──────── GIVEN INFORMATION
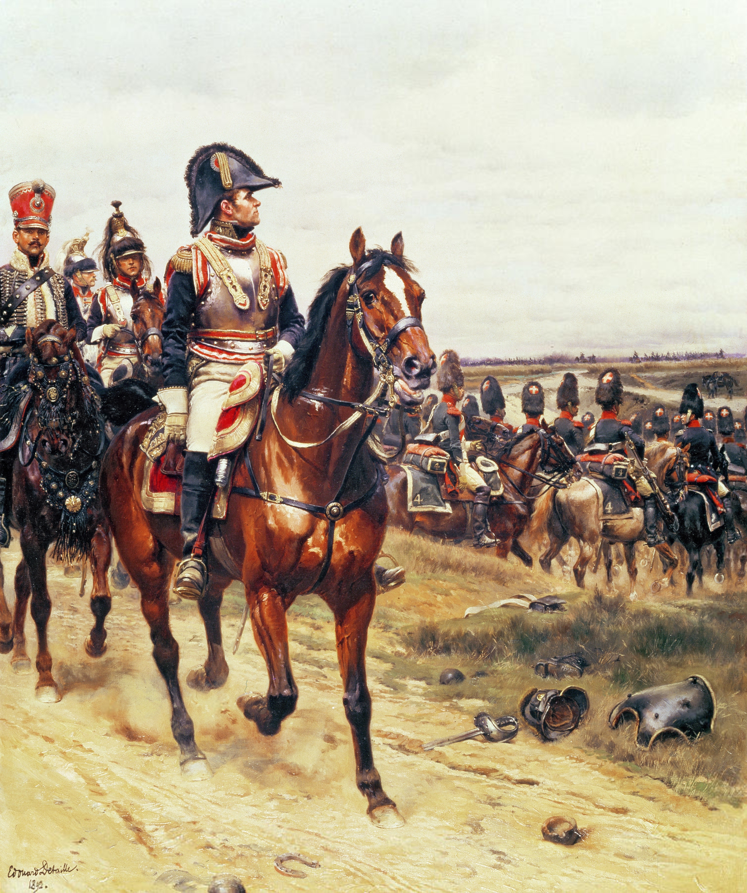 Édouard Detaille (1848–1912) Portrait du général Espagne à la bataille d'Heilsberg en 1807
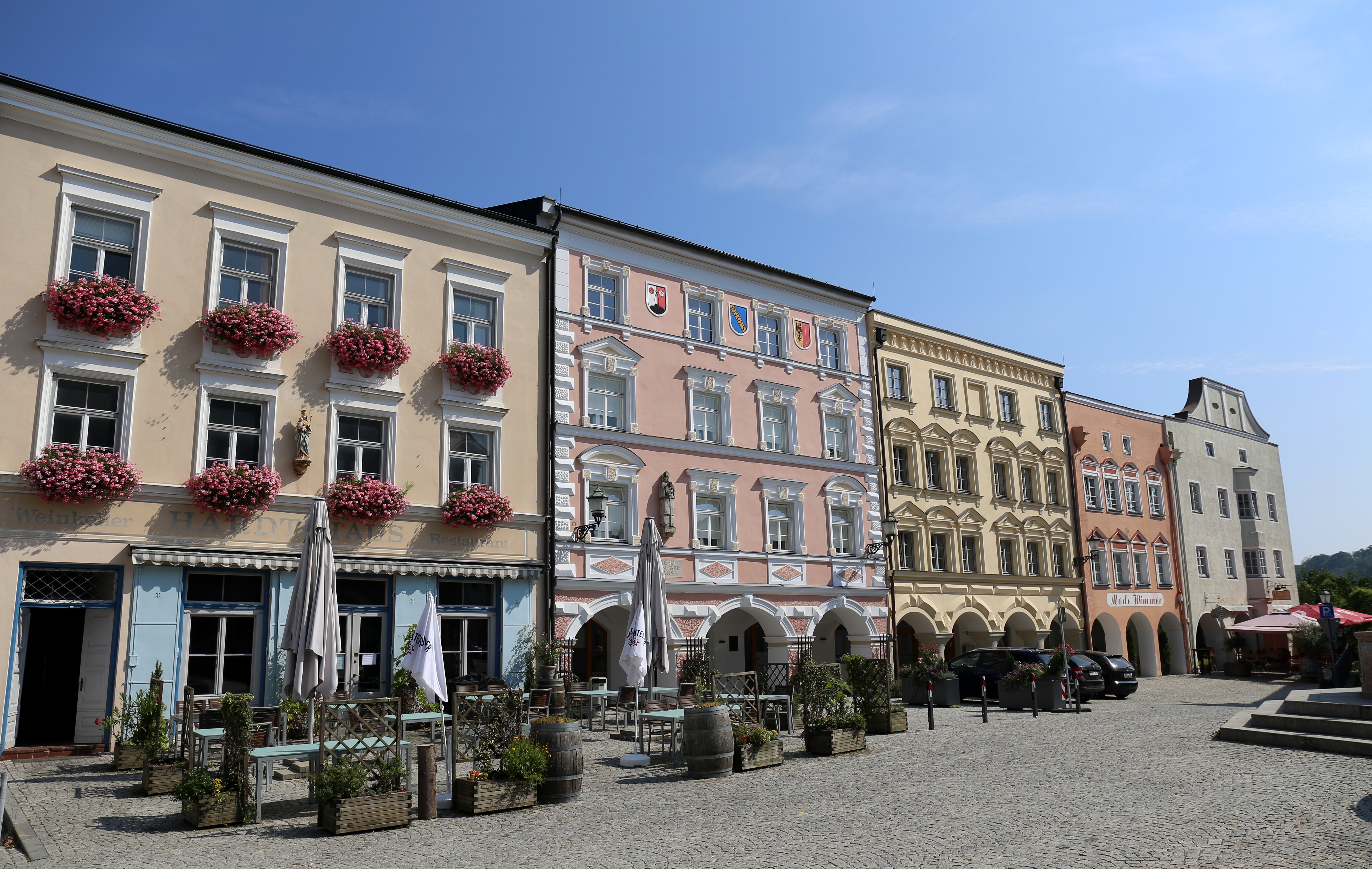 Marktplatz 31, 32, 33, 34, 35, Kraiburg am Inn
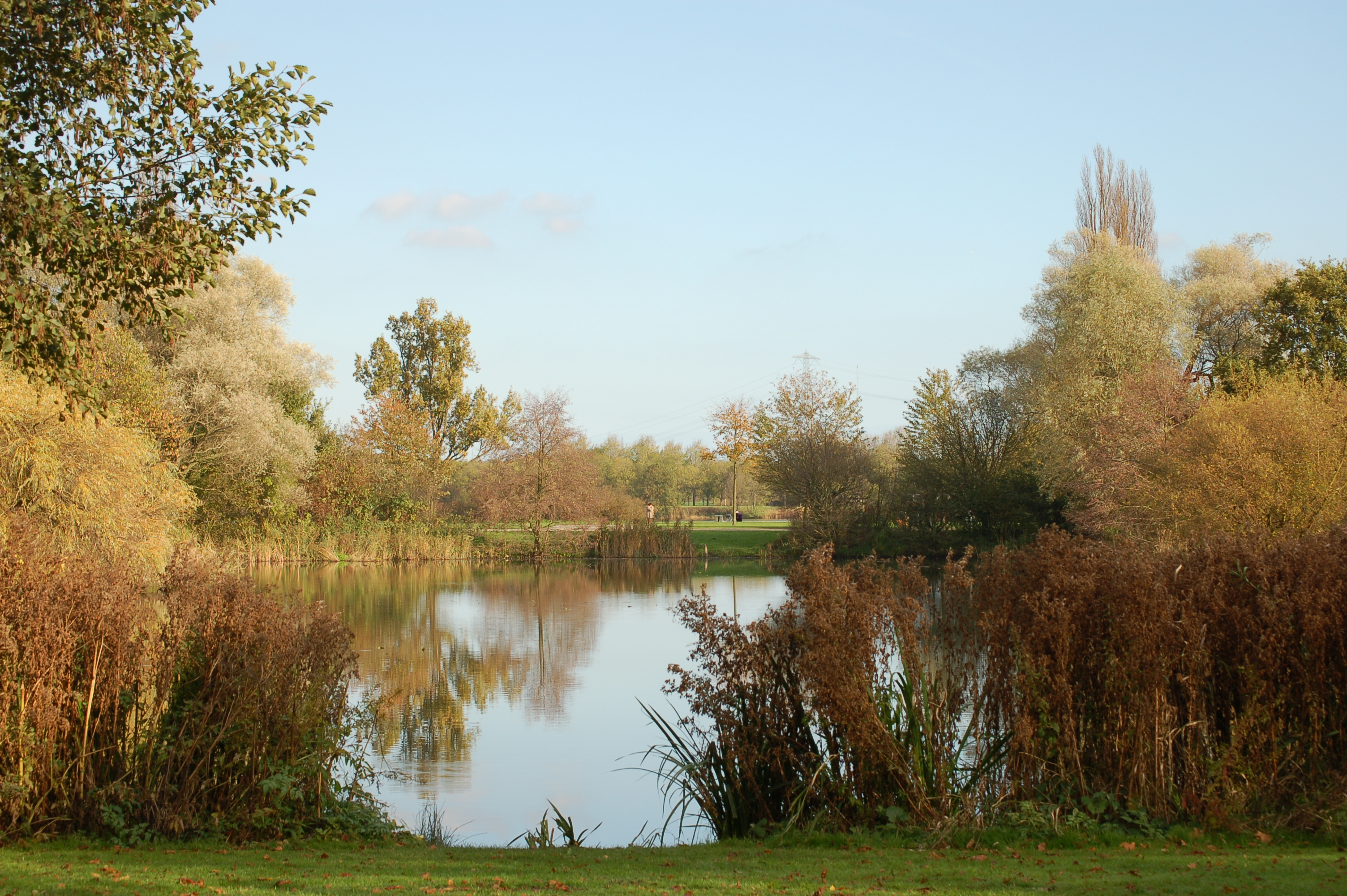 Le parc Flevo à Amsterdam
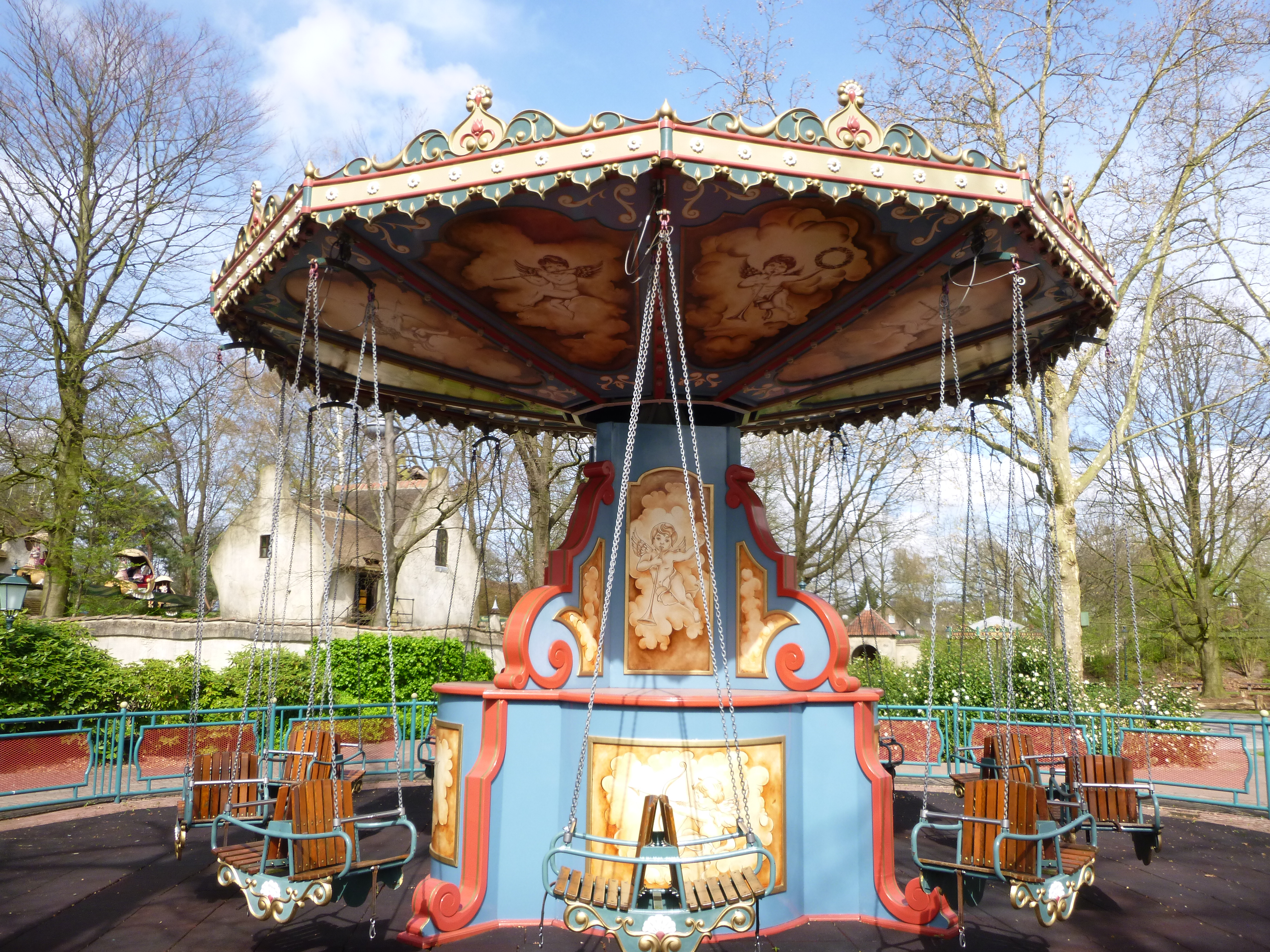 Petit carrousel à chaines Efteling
────────────────
- [EXERCISE REQUIREMENTS]: Beginning with the line containing "Le parc Flevo à Amsterdam" and ending with the last line of the data above, repeat each line exactly. Include no pictures and no other lines.

- [ANSWER AREA]:
 Le parc Flevo à Amsterdam
 Petit carrousel à chaines Efteling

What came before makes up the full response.